Input data »
=======

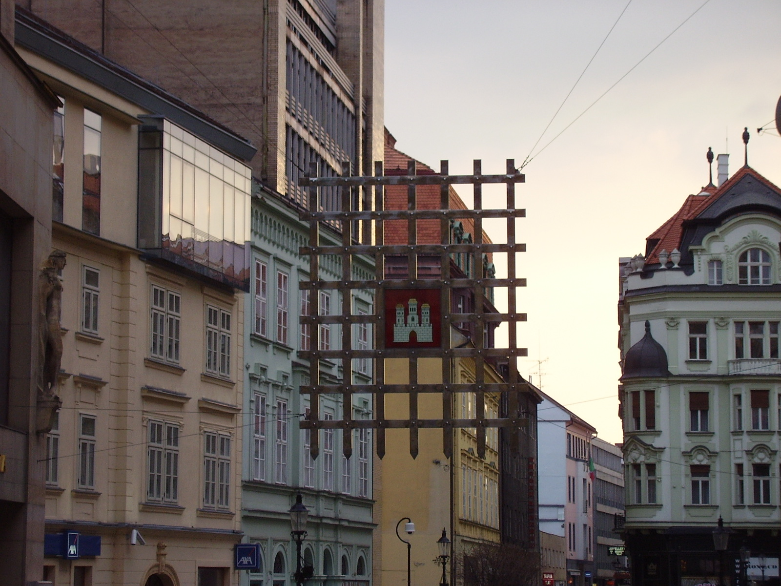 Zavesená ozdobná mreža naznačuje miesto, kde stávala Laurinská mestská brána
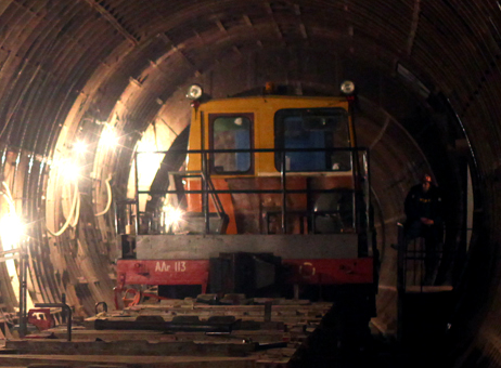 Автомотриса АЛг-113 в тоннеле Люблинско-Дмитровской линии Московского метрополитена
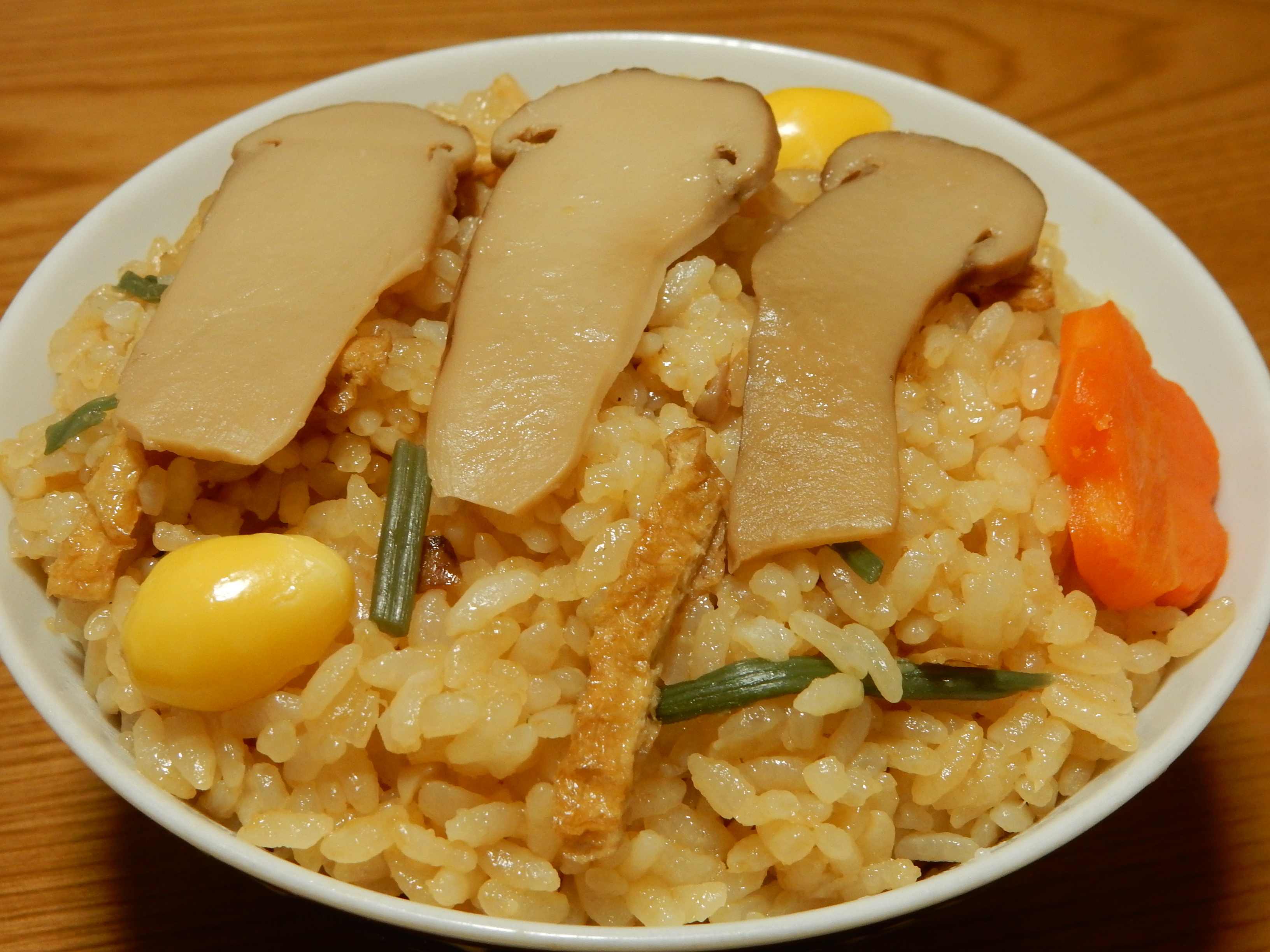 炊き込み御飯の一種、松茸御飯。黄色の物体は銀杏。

=======

What you will do » Omit pictures; set down the rest of the material word for word.

Finished task »
 Zavesená ozdobná mreža naznačuje miesto, kde stávala Laurinská mestská brána
 Автомотриса АЛг-113 в тоннеле Люблинско-Дмитровской линии Московского метрополитена
 炊き込み御飯の一種、松茸御飯。黄色の物体は銀杏。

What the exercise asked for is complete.